- **Records from a collection**:
-------
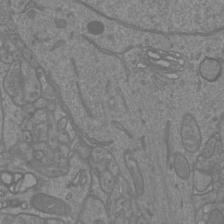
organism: Mouse
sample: Cortical neurons
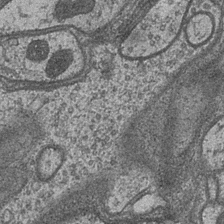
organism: Drosophila
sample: Optic medulla
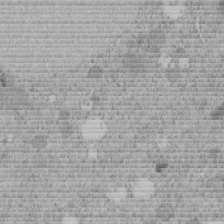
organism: C. elegans
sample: C. elegans embryo early stage
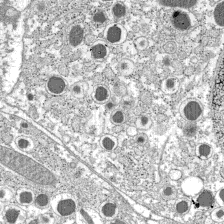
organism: C57BL Mouse
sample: Pancreatic islet
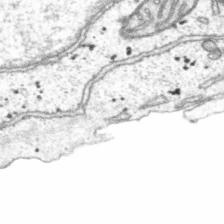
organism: Human
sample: HeLa cells
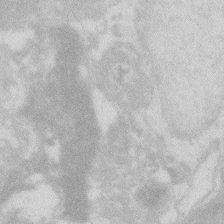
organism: Zebrafish
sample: Macrophage
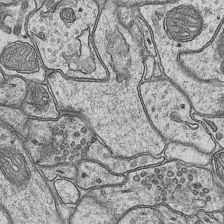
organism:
-------
A faithful copy of the records above, without images, is what to give back.

- **COMPLETED EXERCISE**:
organism: Mouse
sample: Cortical neurons
organism: Drosophila
sample: Optic medulla
organism: C. elegans
sample: C. elegans embryo early stage
organism: C57BL Mouse
sample: Pancreatic islet
organism: Human
sample: HeLa cells
organism: Zebrafish
sample: Macrophage
organism:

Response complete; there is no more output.